Underneath the clash over Trinity and messiah lay an even deeper question, one that still makes your head spin today: do human beings have free will, or is every decision already determined? Abner argued that God’s perfect knowledge—his omniscience—means that everything that happens, including your choices, has been known from eternity. If God already knows what you’ll do tomorrow, you can’t do otherwise. So free will is an illusion, and the commandments would be meaningless unless you accept strict determinism.

Polqar refused to let go of freedom. He leaned on the great Jewish thinker Maimonides (1138–1204), who taught that God’s knowledge and human knowledge have nothing in common. It’s a mistake to imagine God’s mind works like a super-powerful version of ours. So the fact that God knows something doesn’t force it to happen the way a train forces itself onto a track.

Then Polqar sharpened his argument. He said that material bodies—like stars, planets, or even the chemicals in your brain—cannot determine the actions of your intellectual soul, because the soul is not made of matter. Only immaterial things, like the separate intellects (the minds that move the heavenly spheres), can influence it. Astrology is nonsense, he concluded, because stars are material, and matter cannot boss around a non-material mind. Of course, Abner shot back: if separate intellects are immaterial, couldn’t they force your soul too? Polqar narrowed his claim: he was only fighting the idea that heavenly bodies determine your choices. The real influence on your intellect comes from your own effort in studying the sciences—and that is a kind of freedom.

He also used a crisp thought experiment. Natural things, like fire rising or a stone falling, always behave the same way. There’s no “maybe.” But human beings clearly do opposite things at different times—you can eat the apple or leave it, speak kindly or lash out. If all your actions were as fixed as a falling stone, what would be the difference between your soul and a machine? The distinction would vanish, and with it any reason to hold people responsible for their deeds.

There’s a twist, though. Polqar admitted that only people who actively use their intellect are truly free. Most people, he thought, are driven by desires like animals, not really choosing. Even the wise person, who constantly follows reason, might seem to have no choice but to do the rational thing. Polqar probably saw this not as a prison but as the highest form of freedom—living in harmony with the deepest part of yourself.

Why a Seven-Hundred-Year-Old Debate Still Prods You

You feel like you’re choosing, but is the feeling a clue—or a trick?

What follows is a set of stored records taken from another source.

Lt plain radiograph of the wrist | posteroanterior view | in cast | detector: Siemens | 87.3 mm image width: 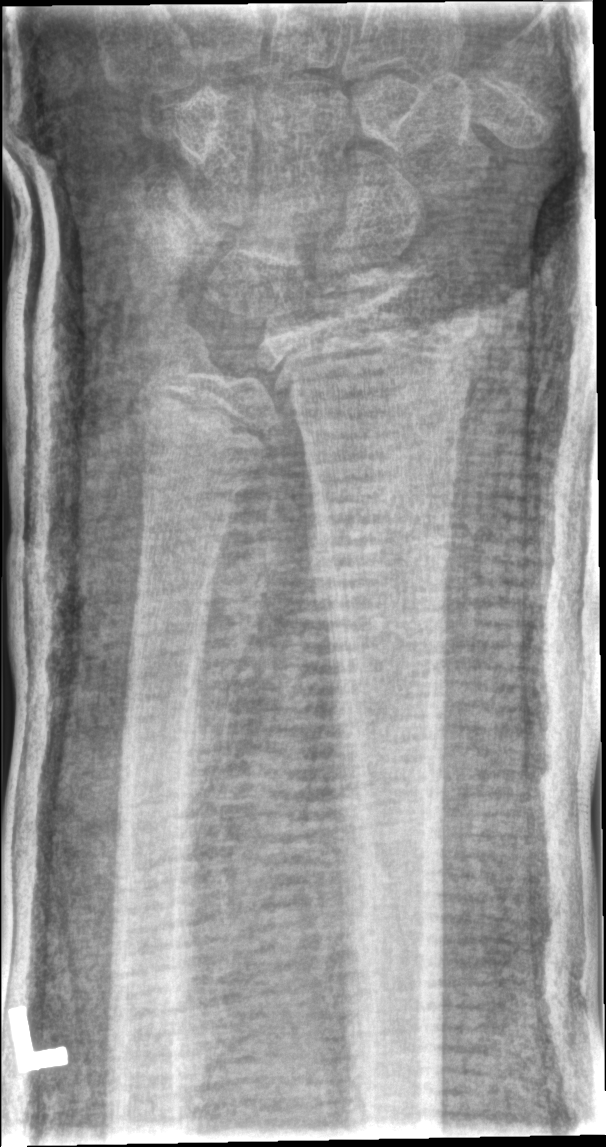
* Pixel coordinates, top-left origin, xyxy.
* AO/OTA classification: 23r-M/3.1; 23u-M/2.1.
* Bone anomaly: 132 272 313 510.
* Fx — 306 511 458 596.
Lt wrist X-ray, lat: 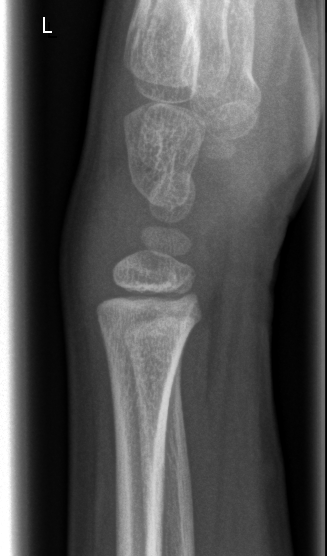 FINDINGS — Fracture: none labeled. Soft-tissue swelling — (63, 149, 150, 307).
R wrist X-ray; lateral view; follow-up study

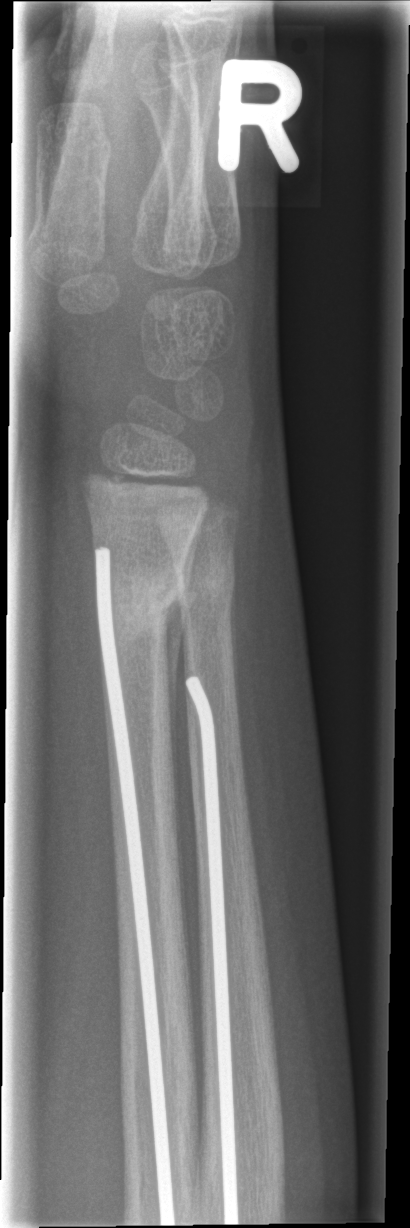

(coordinates are [x1, y1, x2, y2] in image pixels)
AO code: 23-M/2.1
fracture: (left=101, top=561, right=188, bottom=644); (left=172, top=554, right=241, bottom=615)
metal: 2 @ (left=91, top=544, right=175, bottom=1226), (left=182, top=671, right=241, bottom=1226)
osteopenia: present
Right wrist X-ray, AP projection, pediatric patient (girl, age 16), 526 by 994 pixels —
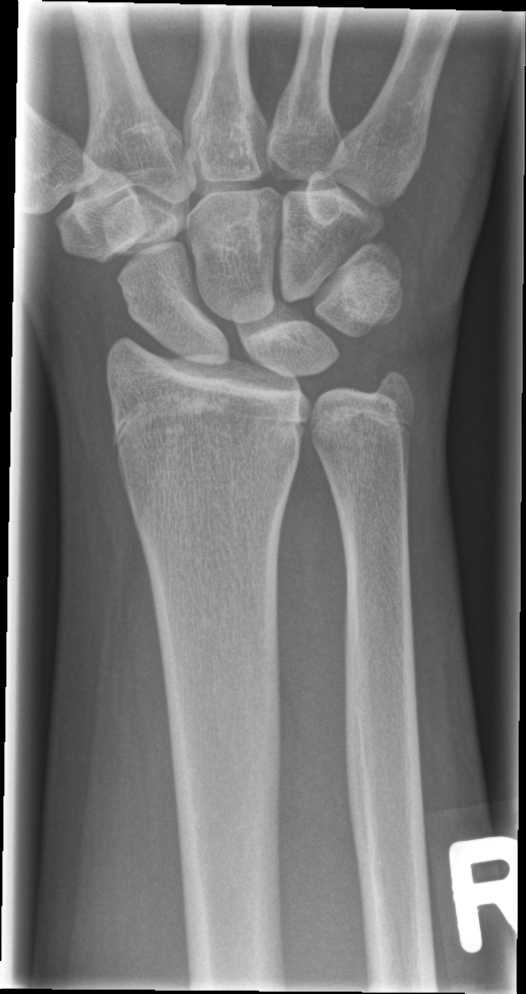
FINDINGS — No fracture annotation.

You might never argue about the Trinity or the messiah, but the questions Polqar and Abner wrestled haven’t gone away. Every time you wonder, “Could I really have done something different just now?” you step into the same arena. If a supercomputer could map every particle in your brain and predict your next move with perfect accuracy, would your sense of choosing be a genuine power or a comfortable illusion? And if your choices were never really free, would it be fair to praise or punish anyone—including yourself?

Polqar’s deeper lesson isn’t about picking a side. It’s about what it means to defend a belief. He didn’t just shout, “You’re wrong!” He drew a line between ideas that fit the demands of reason and ideas that don’t. He tried to build a method for reading ancient texts that didn’t trap him in every passing legend. He looked at the world around him—the exile, the ruined Temple—and let reality push back against comfortable claims.

That kind of thinking takes courage, especially when the person arguing against you used to be your teacher. Polqar shows that philosophy isn’t a dusty museum. It’s a set of tools you can use when someone challenges what you hold most dear—tools that ask not just “What do I believe?” but “Why should anyone believe it?”

Think about it

  1. If a scientist could predict every choice you will ever make, would it still be fair to blame you for a selfish act—or to praise you for a brave one?
  2. Polqar thought only people who use their reason are truly free. Do you think a small child who acts on impulse is less free than a careful thinker?
  3. When someone uses your own favorite stories or traditions to argue against you, how can you tell the difference between a fair reading and a twist that tricks you?